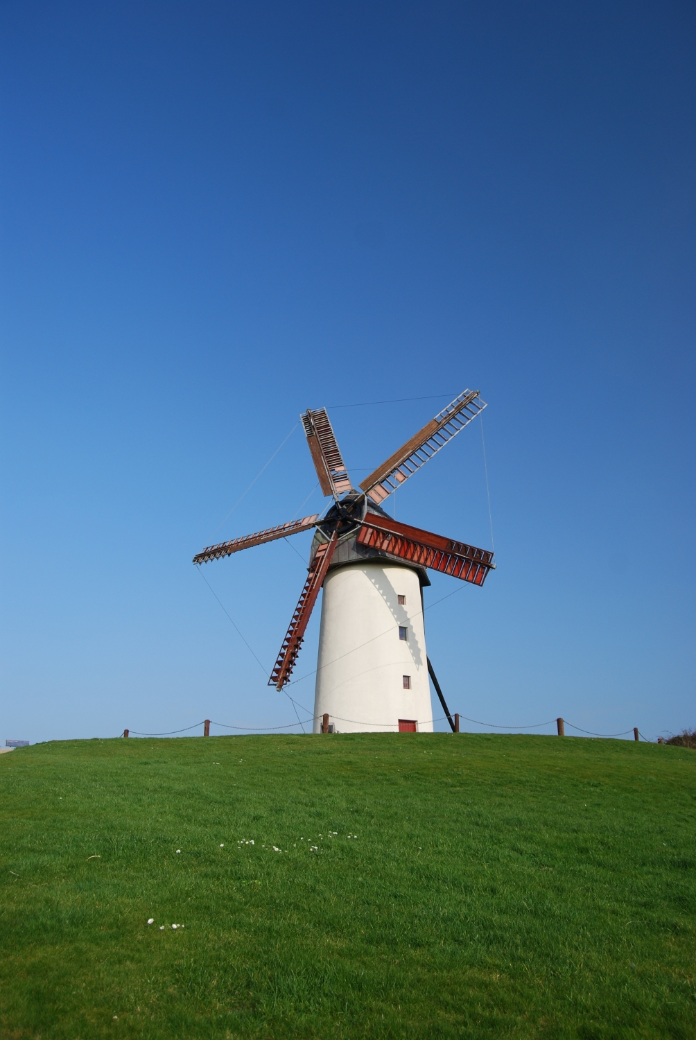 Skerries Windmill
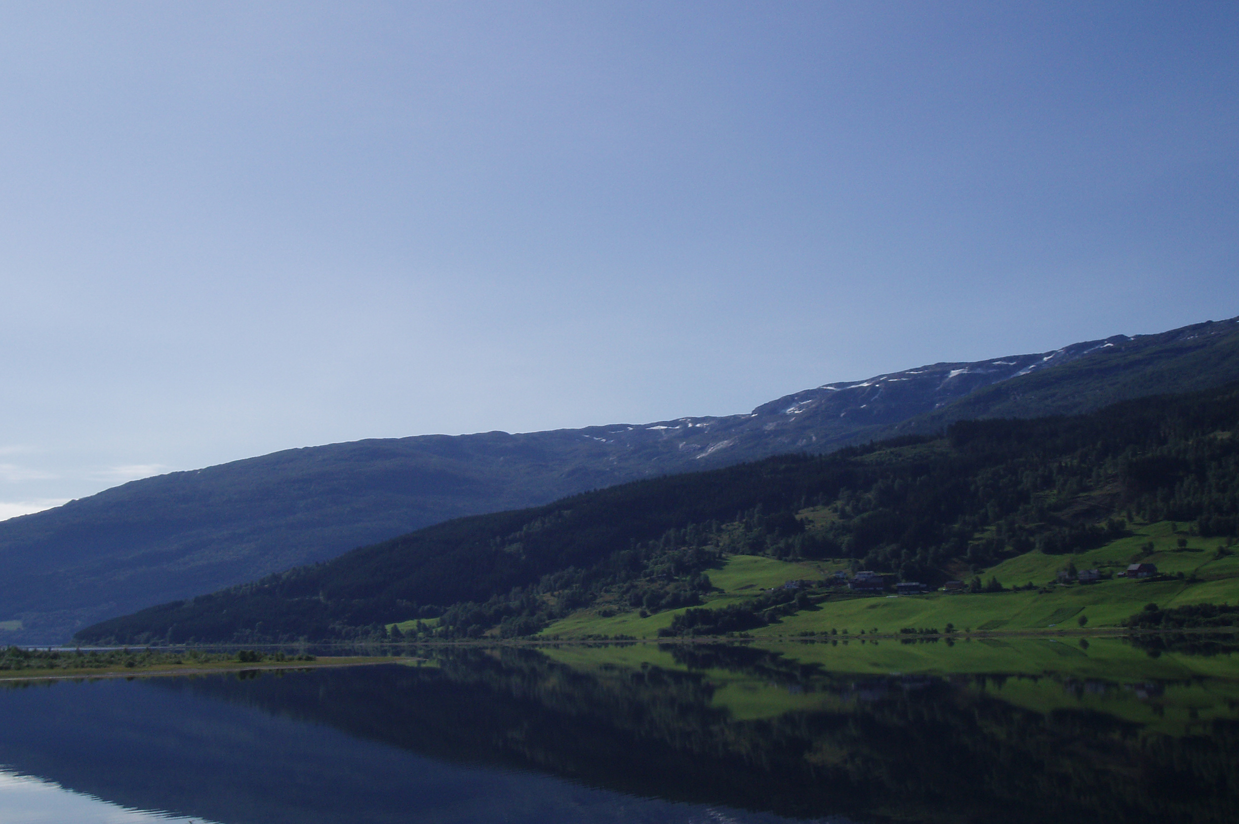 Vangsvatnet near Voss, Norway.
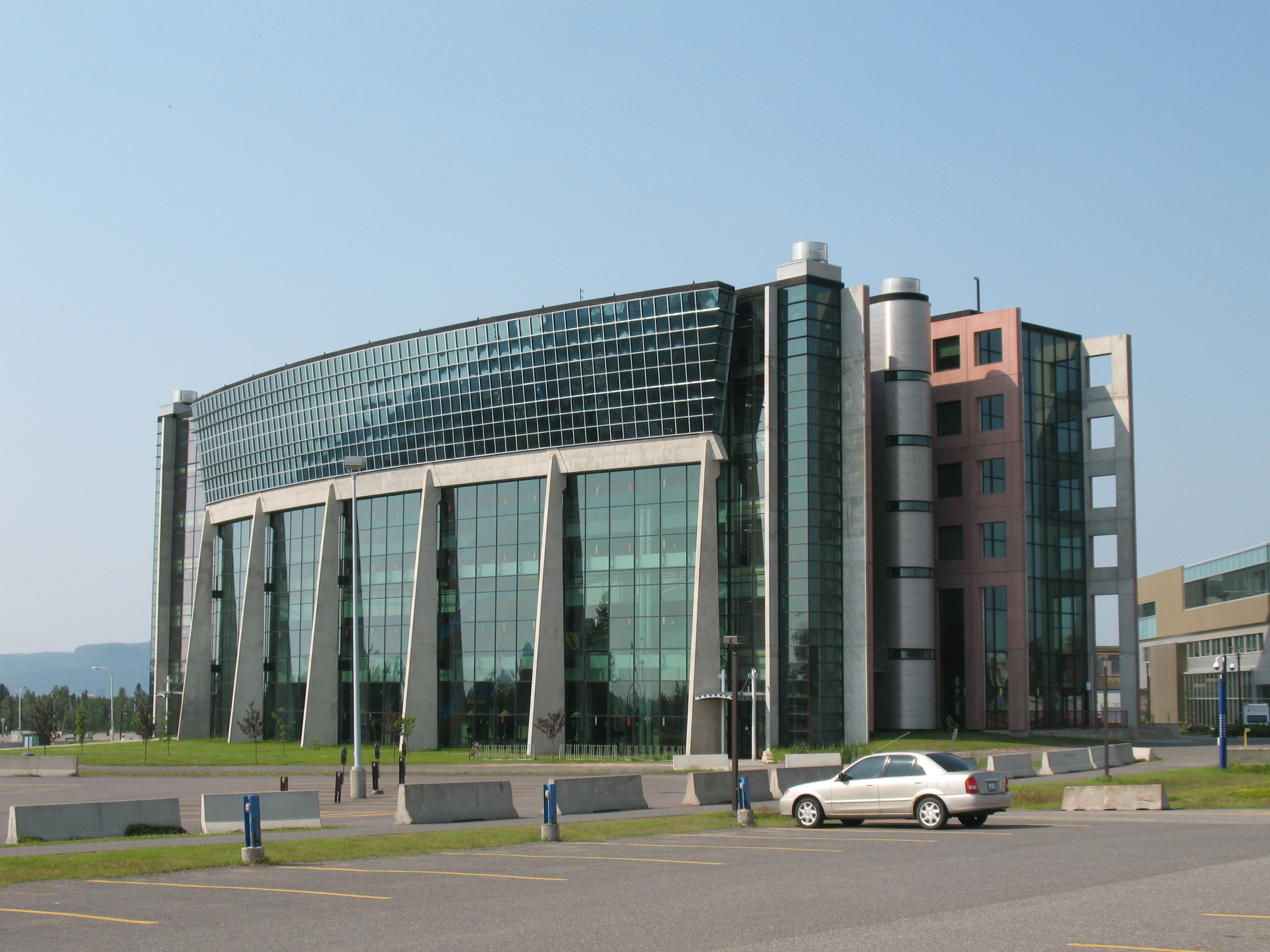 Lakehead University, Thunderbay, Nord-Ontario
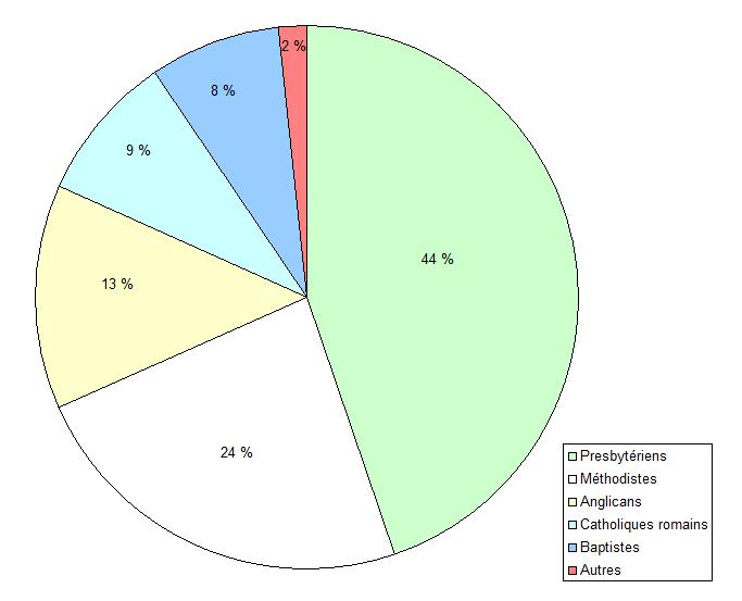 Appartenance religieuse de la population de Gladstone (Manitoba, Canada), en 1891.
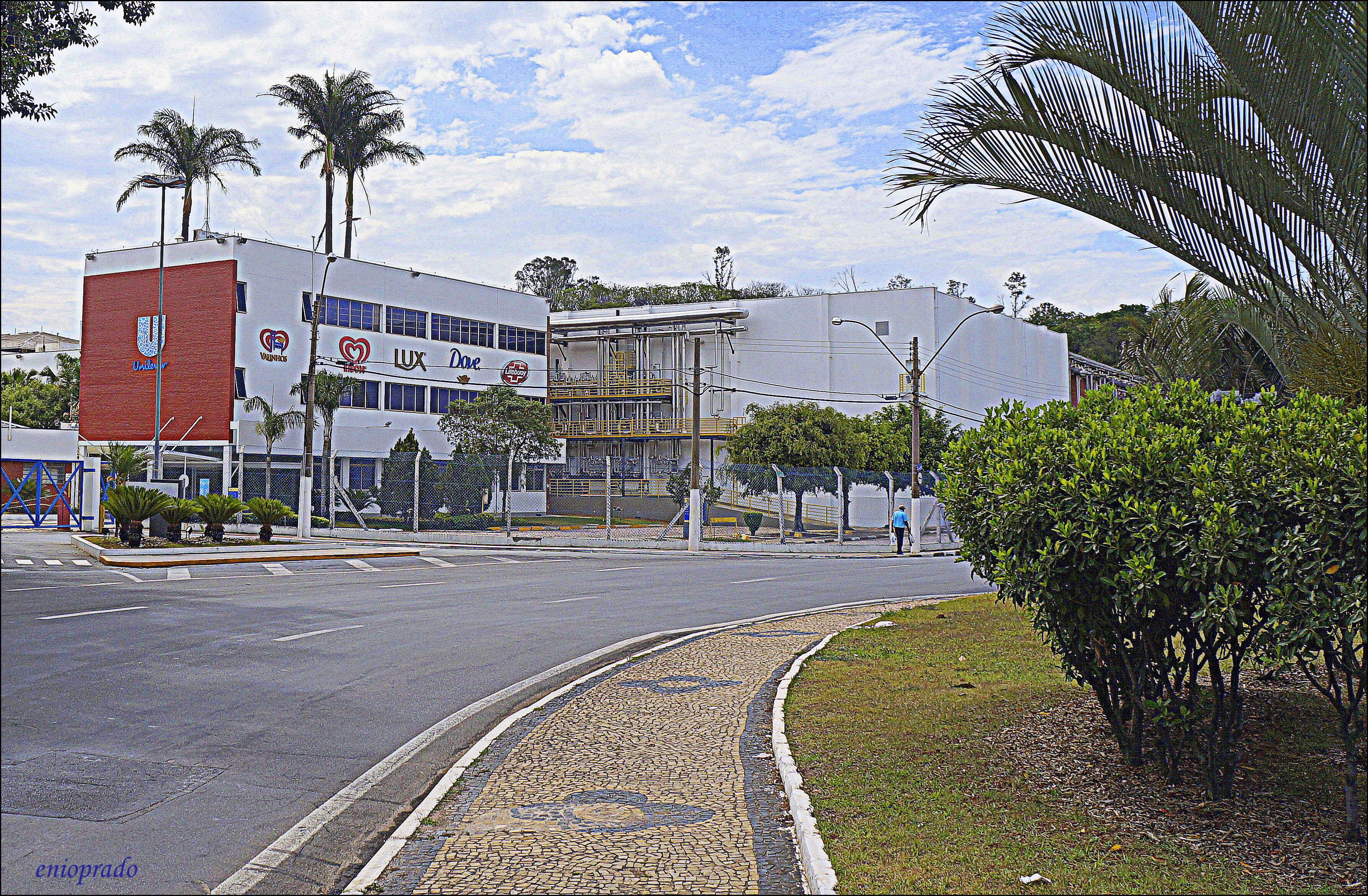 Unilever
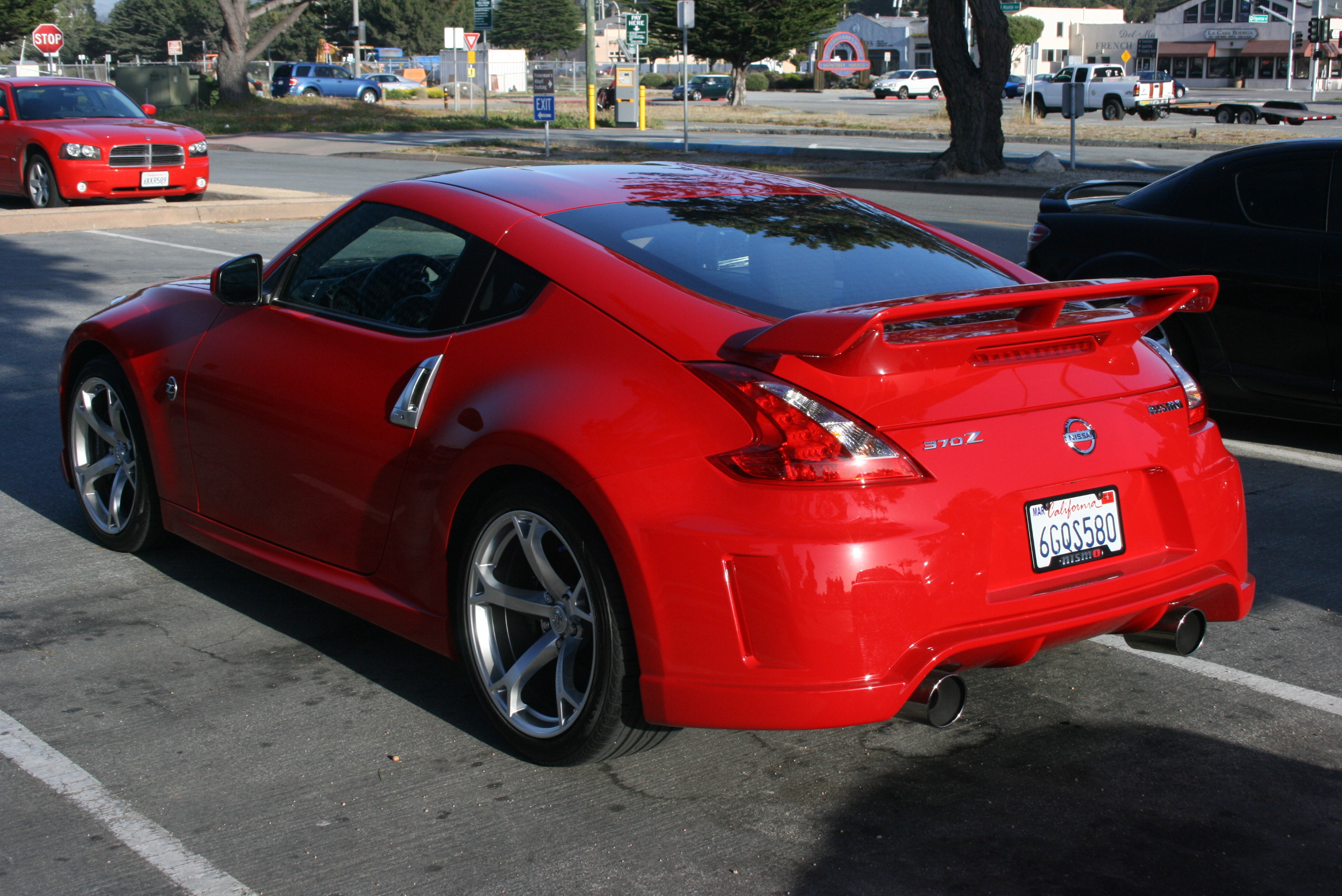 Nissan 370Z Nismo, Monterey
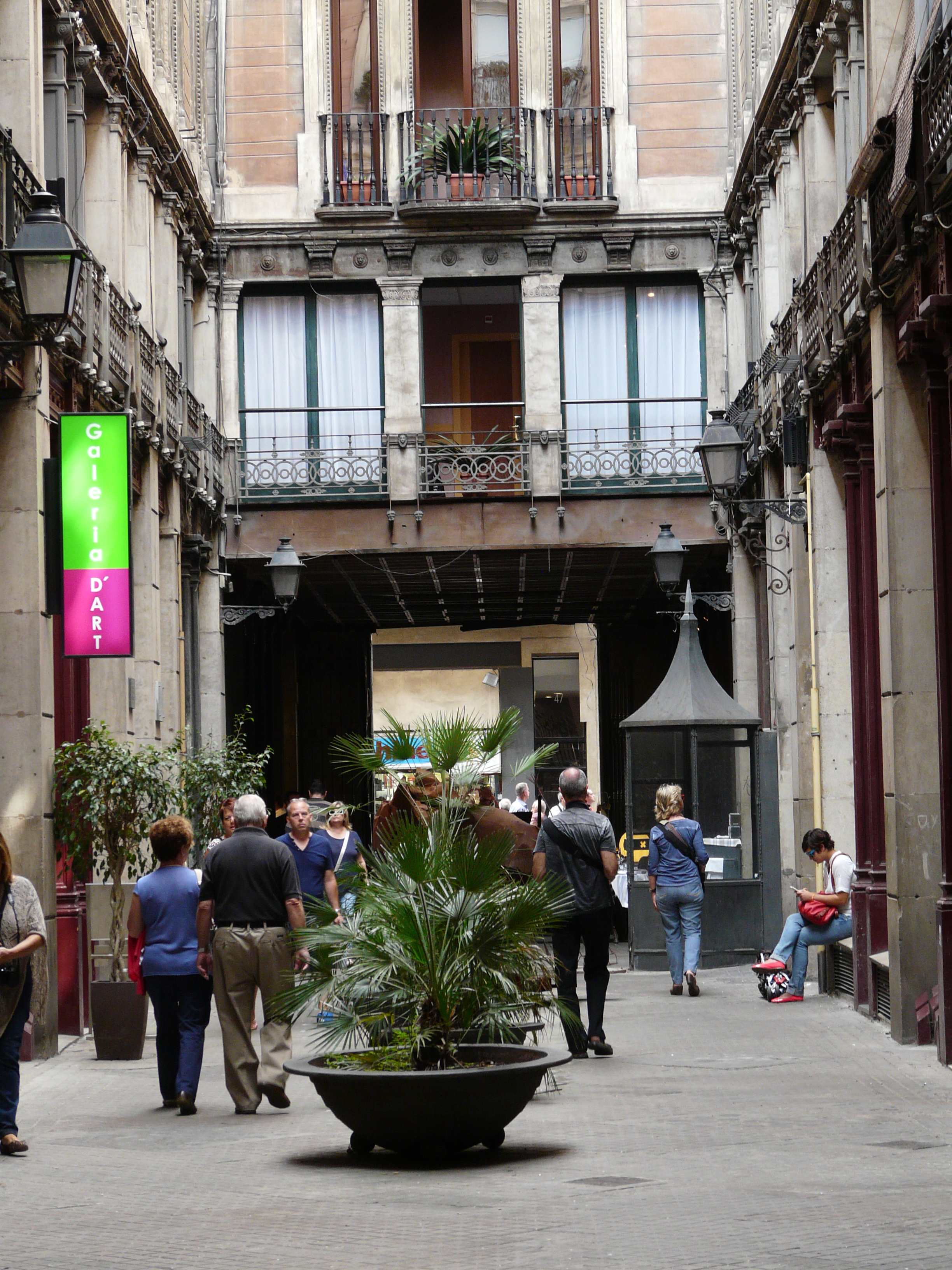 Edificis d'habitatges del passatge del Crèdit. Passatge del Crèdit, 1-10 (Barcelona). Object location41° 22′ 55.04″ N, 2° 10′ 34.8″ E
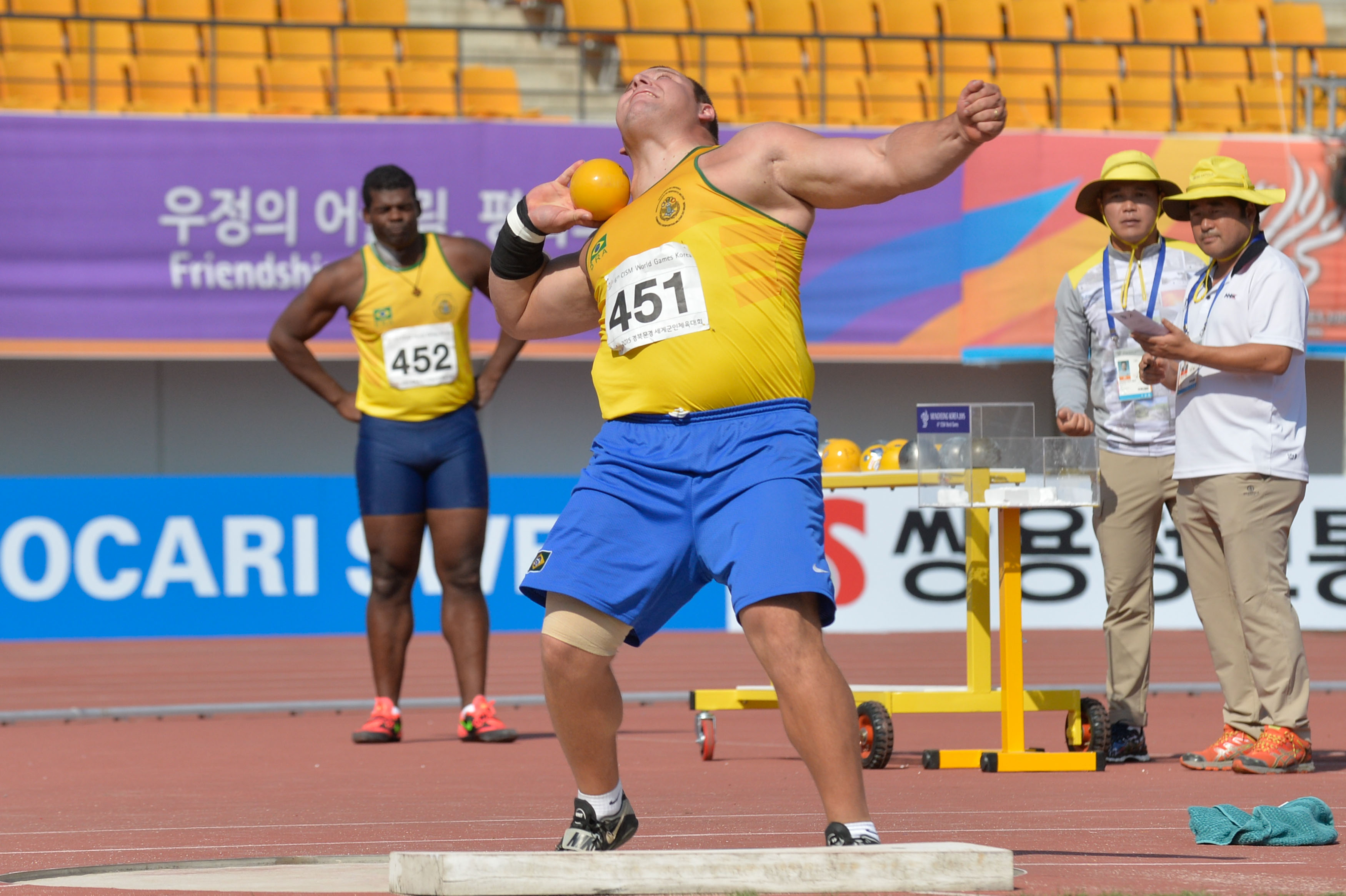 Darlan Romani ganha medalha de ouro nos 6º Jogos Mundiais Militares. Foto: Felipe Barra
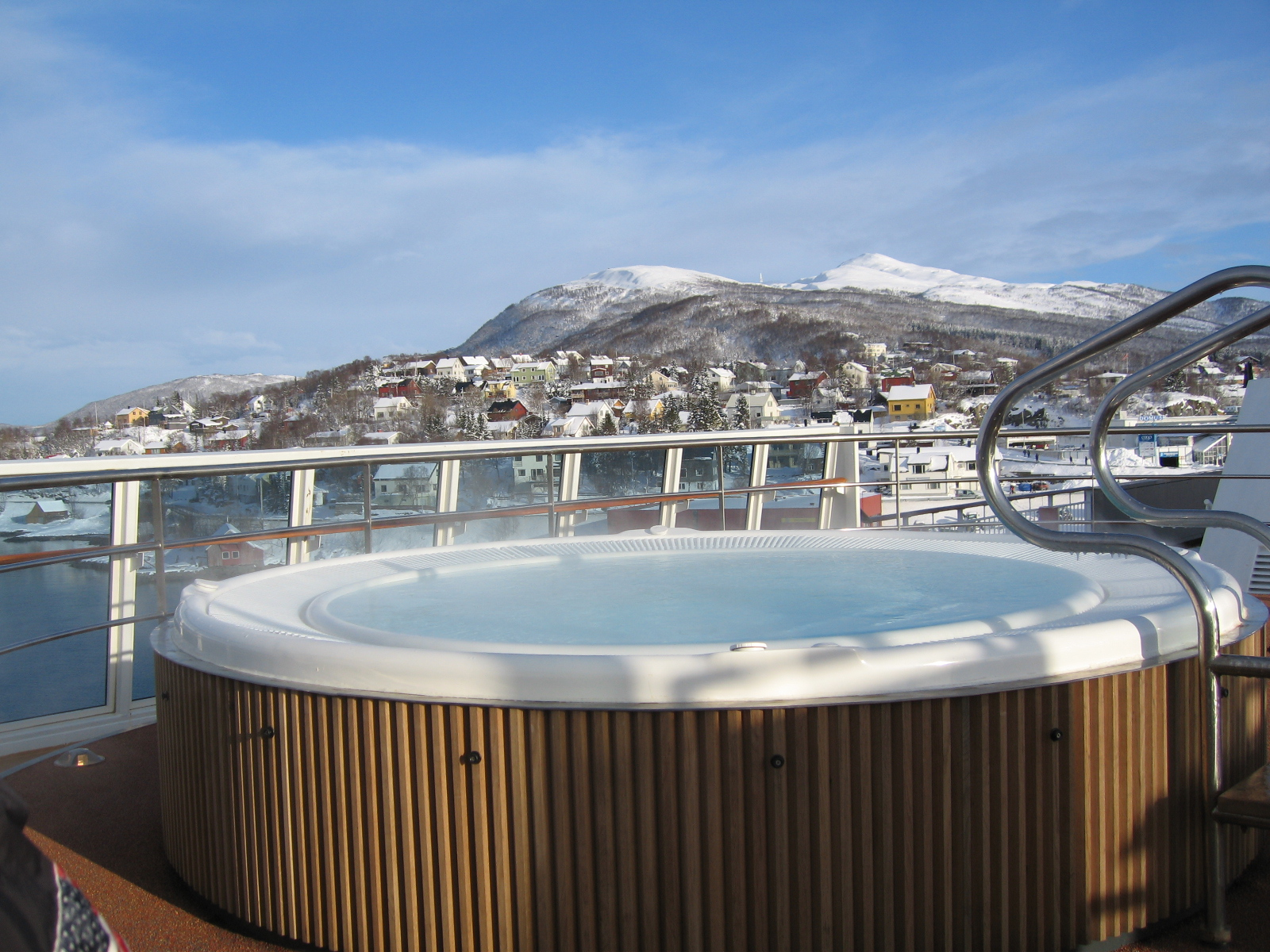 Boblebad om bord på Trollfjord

########################################

- _Activity_: The listing above must be repeated exactly, apart from the pictures.

- _Solution below_:
 Skerries Windmill
 Vangsvatnet near Voss, Norway.
 Lakehead University, Thunderbay, Nord-Ontario
 Appartenance religieuse de la population de Gladstone (Manitoba, Canada), en 1891.
 Unilever
 Nissan 370Z Nismo, Monterey
 Edificis d'habitatges del passatge del Crèdit. Passatge del Crèdit, 1-10 (Barcelona). Object location41° 22′ 55.04″ N, 2° 10′ 34.8″ E
 Darlan Romani ganha medalha de ouro nos 6º Jogos Mundiais Militares. Foto: Felipe Barra
 Boblebad om bord på Trollfjord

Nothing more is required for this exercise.